I thought about the fact that my grandfather had kept his relationship with me secret from the rest of his family. No one outside the family knew that Alexa Holland was a Holland—my dad had managed to keep the indiscretion with my mother that led to my birth from his family, excluding his father—and Grandpa certainly hadn’t confessed to them that he’d reached out to me when I was twenty-one and all alone in Boston.

I understood that it would have caused drama and irritation for him to reveal the truth, but I couldn’t say it didn’t hurt. Sometimes it felt like he was ashamed of me. Like it or not, though, he was all I had now and I loved him.

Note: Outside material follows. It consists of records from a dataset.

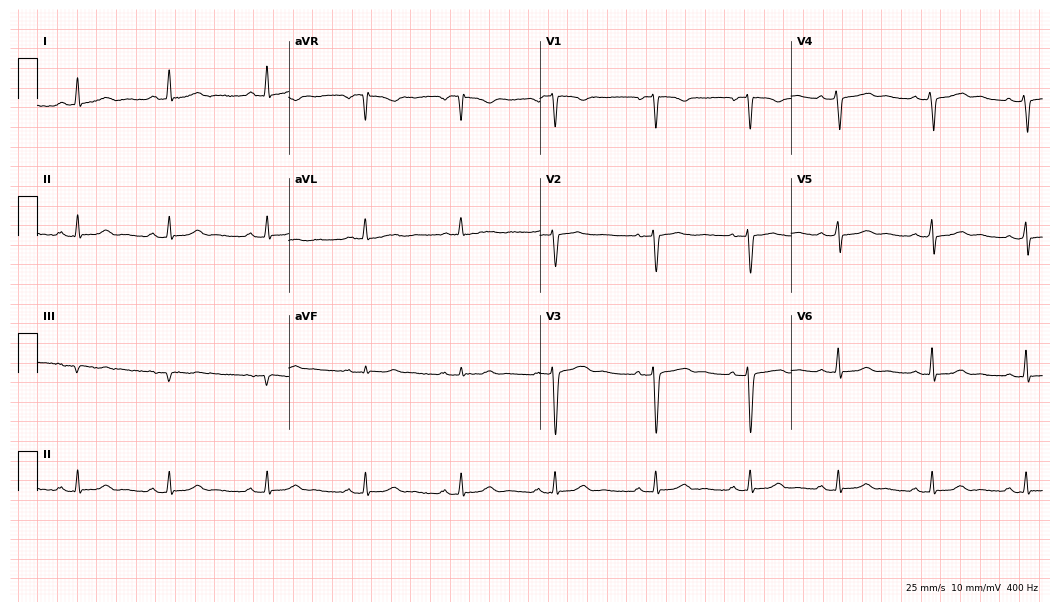
Resting 12-lead electrocardiogram. Patient: a 42-year-old female. None of these six findings is recorded: first-degree AV block, right bundle branch block, left bundle branch block, sinus bradycardia, atrial fibrillation, sinus tachycardia.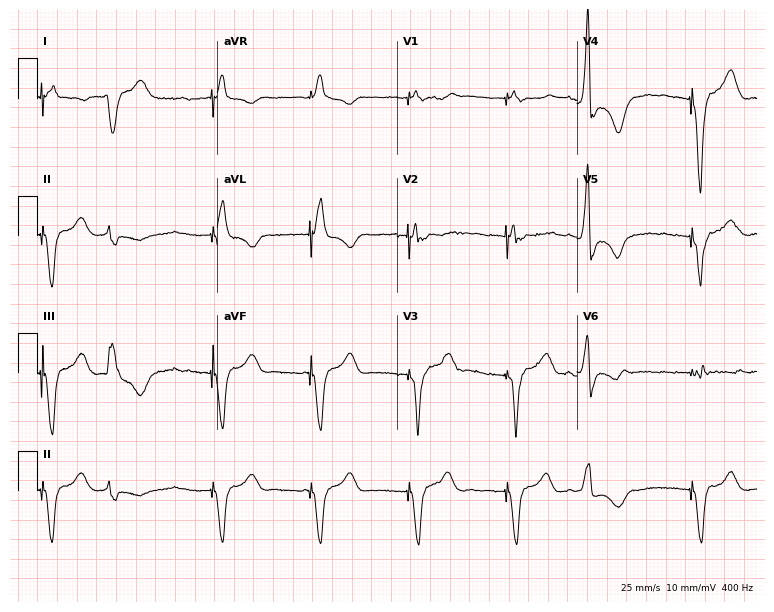
Electrocardiogram, a man, 58 years old. Of the six screened findings (first-degree AV block, right bundle branch block (RBBB), left bundle branch block (LBBB), sinus bradycardia, atrial fibrillation (AF), sinus tachycardia), none is recorded. Other findings, if any, are not listed.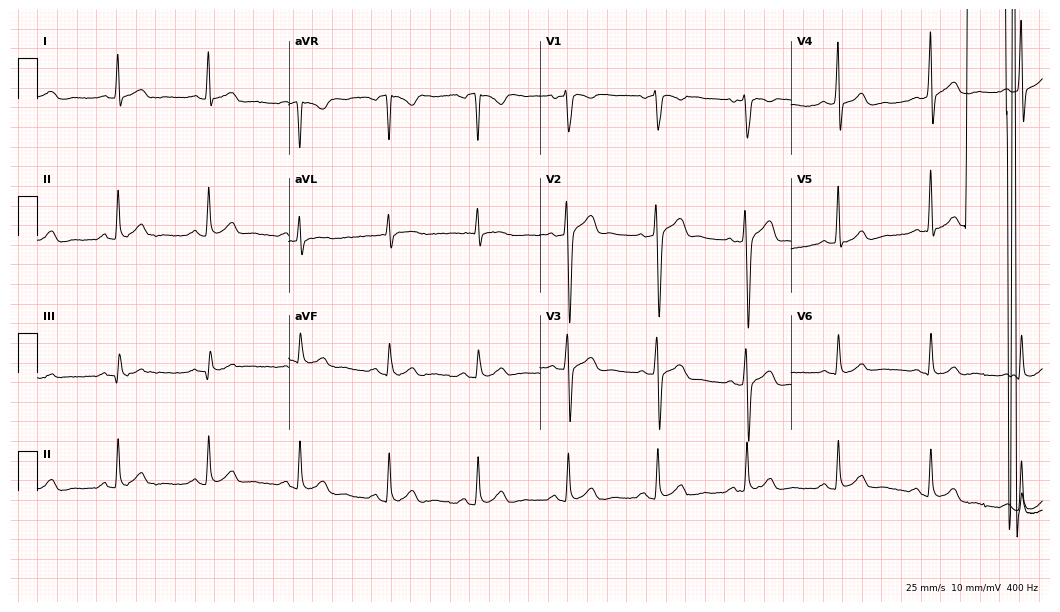
Electrocardiogram, a man, 54 years old. Of the six screened findings (first-degree AV block, right bundle branch block, left bundle branch block, sinus bradycardia, atrial fibrillation, sinus tachycardia), none is recorded.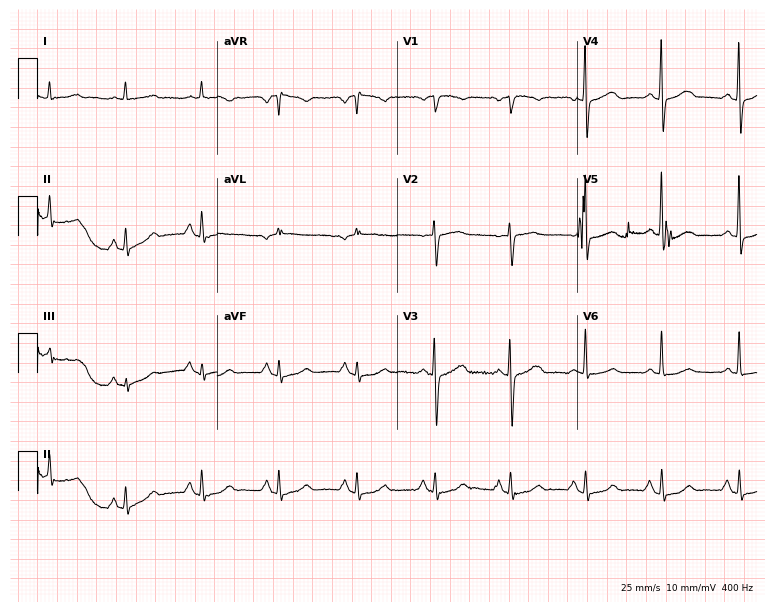
Resting 12-lead electrocardiogram. Patient: a 67-year-old female. Read as a normal ECG.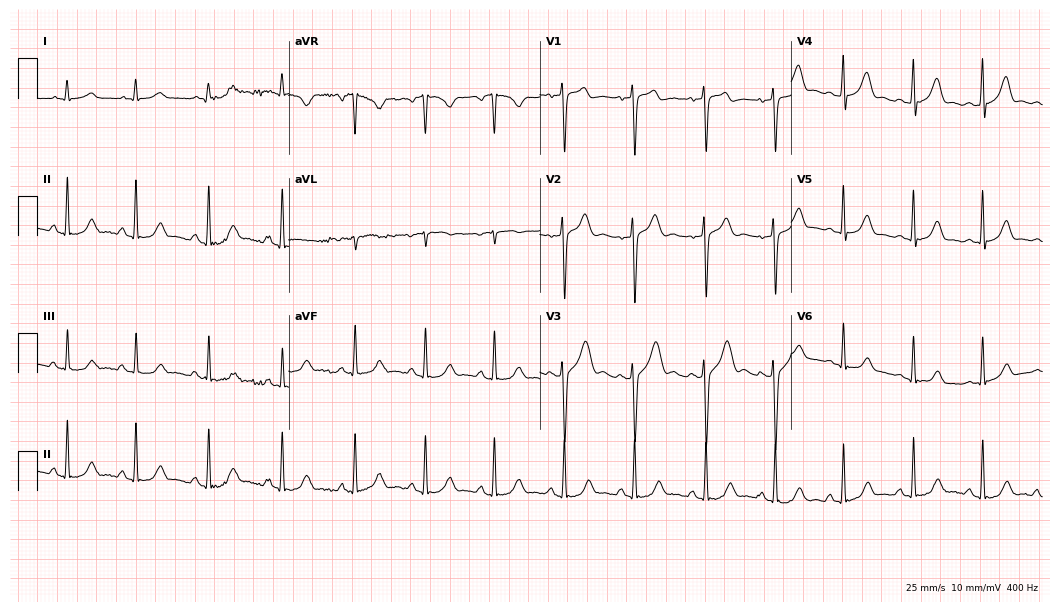
12-lead ECG from a male, 31 years old. Labelled as a normal ECG.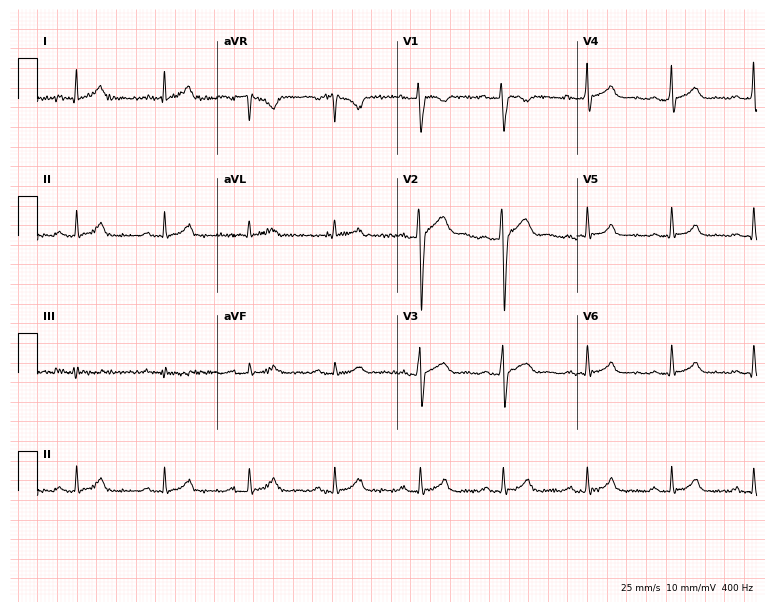
12-lead ECG from a man, 34 years old. Labelled as a normal ECG.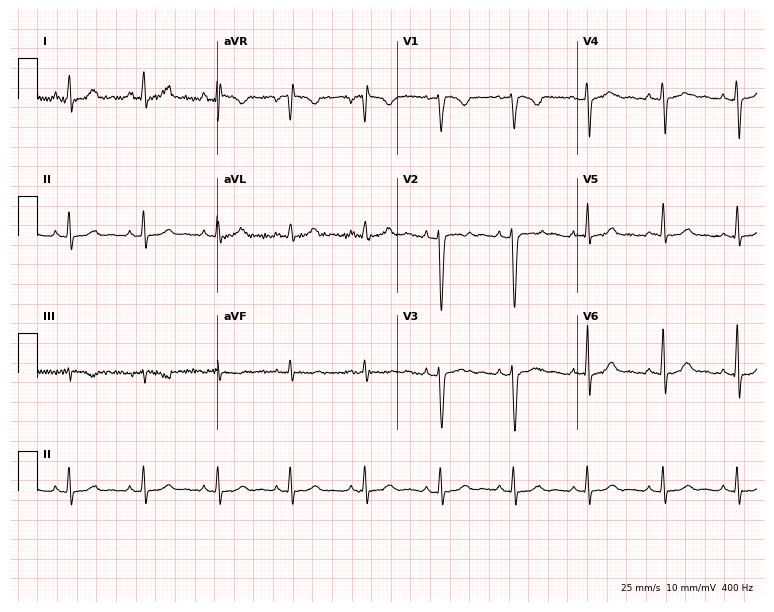
Resting 12-lead electrocardiogram (7.3-second recording at 400 Hz). Patient: a woman, 29 years old. Read as a normal ECG.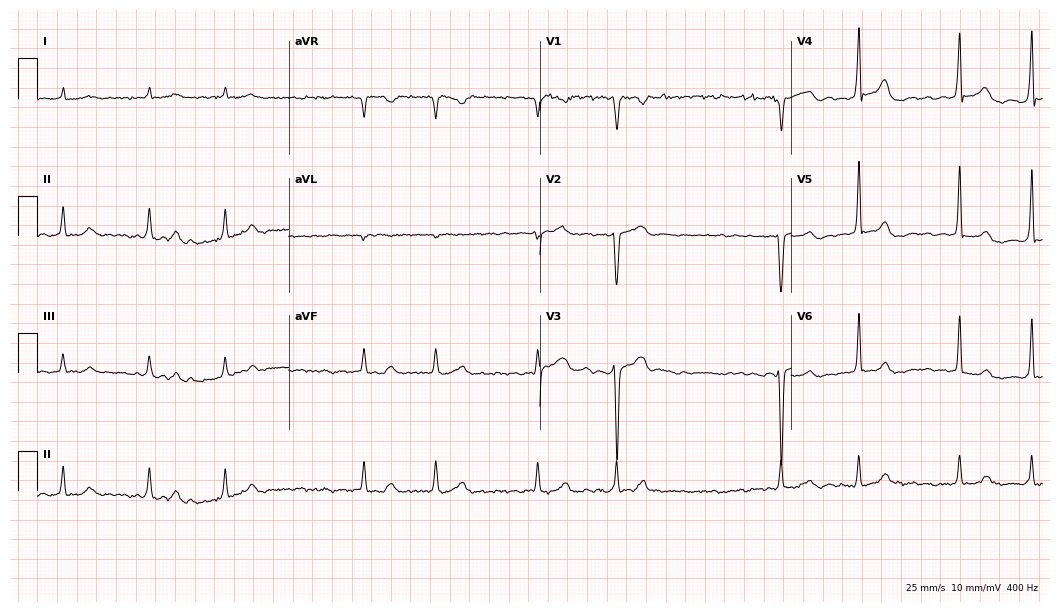
12-lead ECG from a 44-year-old man (10.2-second recording at 400 Hz). No first-degree AV block, right bundle branch block (RBBB), left bundle branch block (LBBB), sinus bradycardia, atrial fibrillation (AF) or sinus tachycardia recorded for this tracing.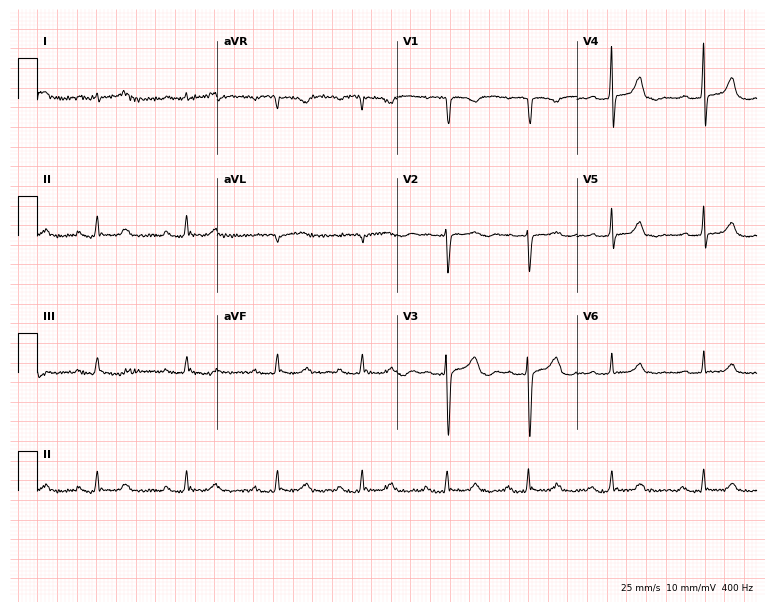
12-lead ECG from a 33-year-old woman (7.3-second recording at 400 Hz). No first-degree AV block, right bundle branch block, left bundle branch block, sinus bradycardia, atrial fibrillation or sinus tachycardia recorded for this tracing.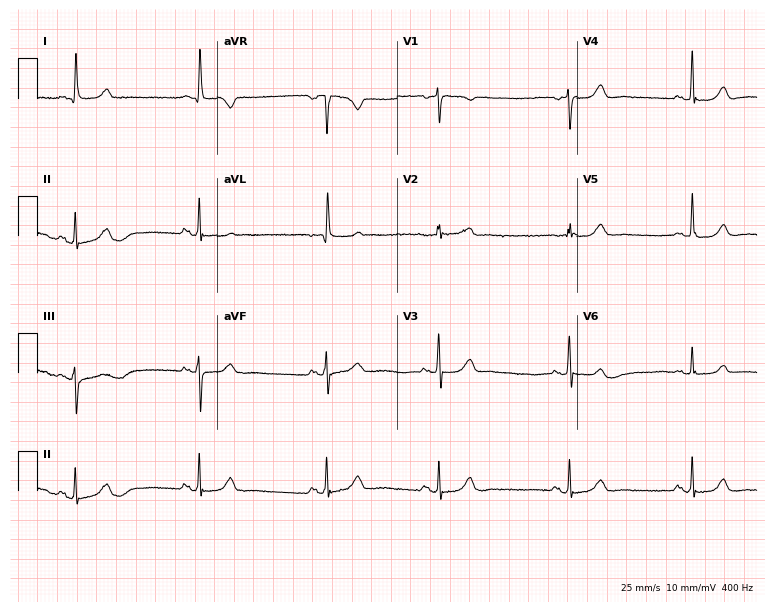
ECG — a female patient, 76 years old. Findings include sinus bradycardia (a sinus rate of 50 beats per minute or less).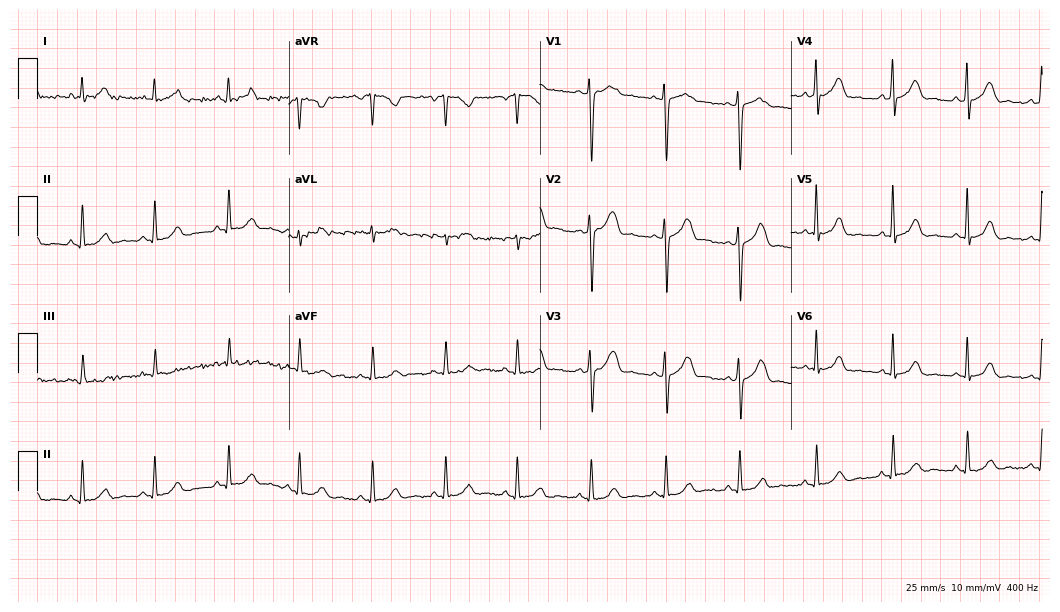
12-lead ECG (10.2-second recording at 400 Hz) from a 39-year-old female patient. Screened for six findings — first-degree AV block, right bundle branch block, left bundle branch block, sinus bradycardia, atrial fibrillation, sinus tachycardia — none is recorded. Findings outside these six are not listed.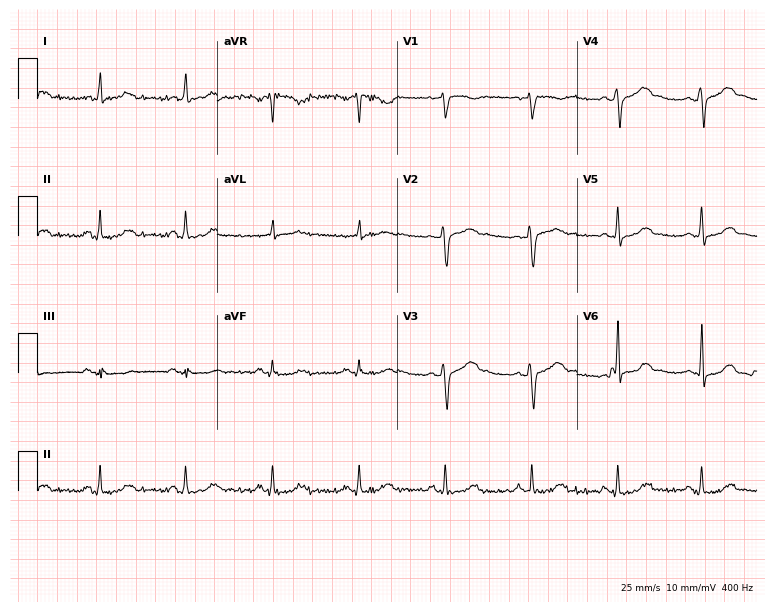
12-lead ECG (7.3-second recording at 400 Hz) from a female patient, 35 years old. Labelled as a normal ECG.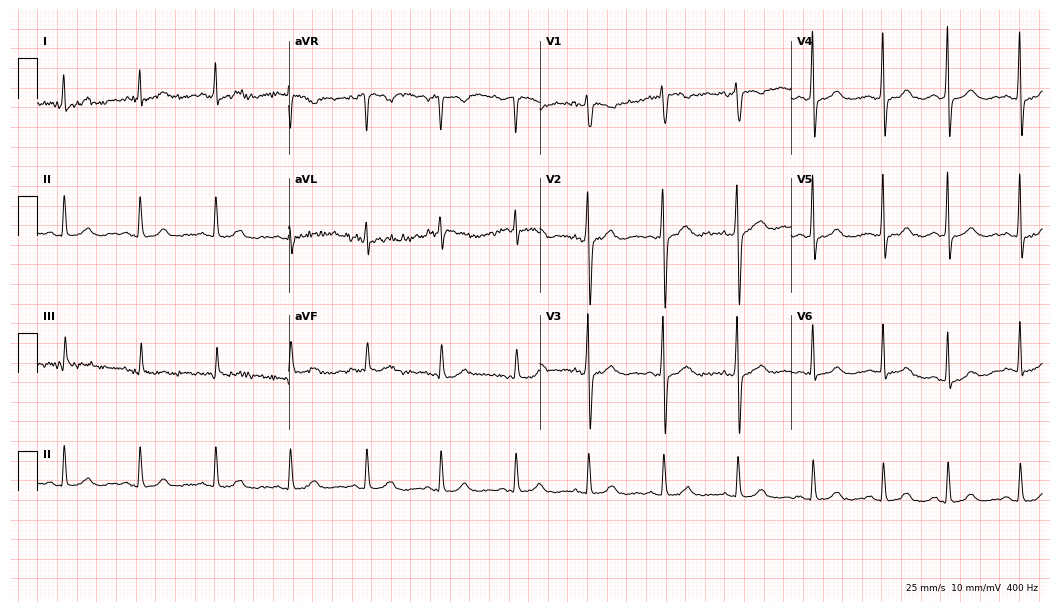
12-lead ECG from a 26-year-old female. Screened for six findings — first-degree AV block, right bundle branch block, left bundle branch block, sinus bradycardia, atrial fibrillation, sinus tachycardia — none is recorded. Other findings, if any, are not listed.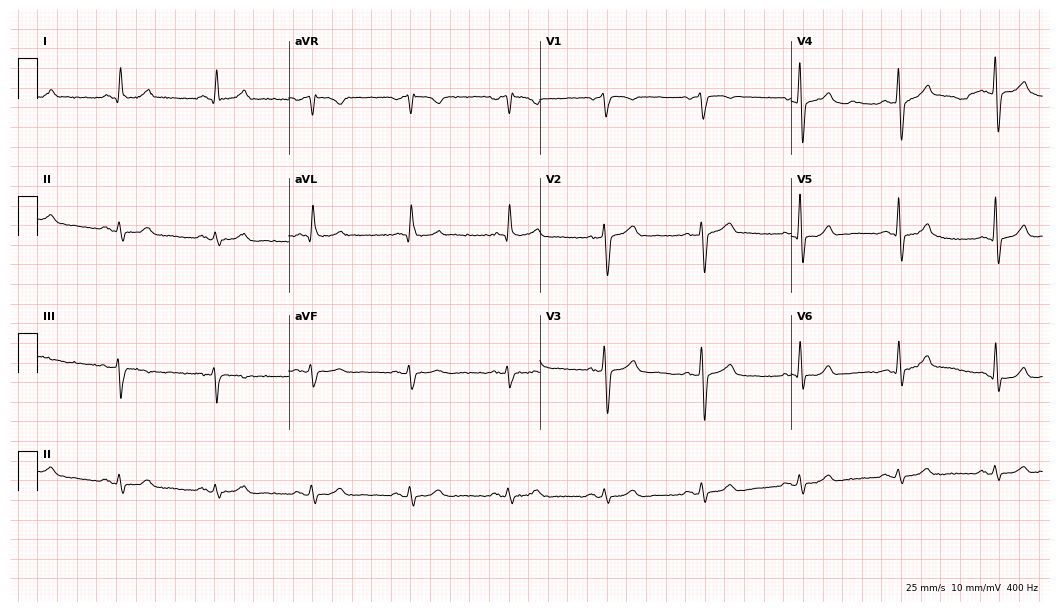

I bit down my resentment. “You can’t,” I said. “Benito has a big mouth. He’ll tell everyone who I am.”

“So, what, then? You find another job … Doing what?”

Any other job would come with a major pay cut. As an executive PA to a successful photographer, I made a nice income. More than twice that of standard PA positions. I sipped at my wine, looking around at all my pretty things in my pretty home.

“I didn’t even get to apologize,” I muttered.

“What?”

“I didn’t even get to apologize,” I repeated. “He blew up in my face and then ruined my life.” I groaned. “Don’t even say it. I recognize the irony in that. My family ruined his … tit for tat.”

Grandpa cleared his throat. “You didn’t ruin his life. But you did take him off guard.”

Guilt suffused me. “True.”

“And I already told you my attempts in the past have failed. It isn’t our place to apologize.”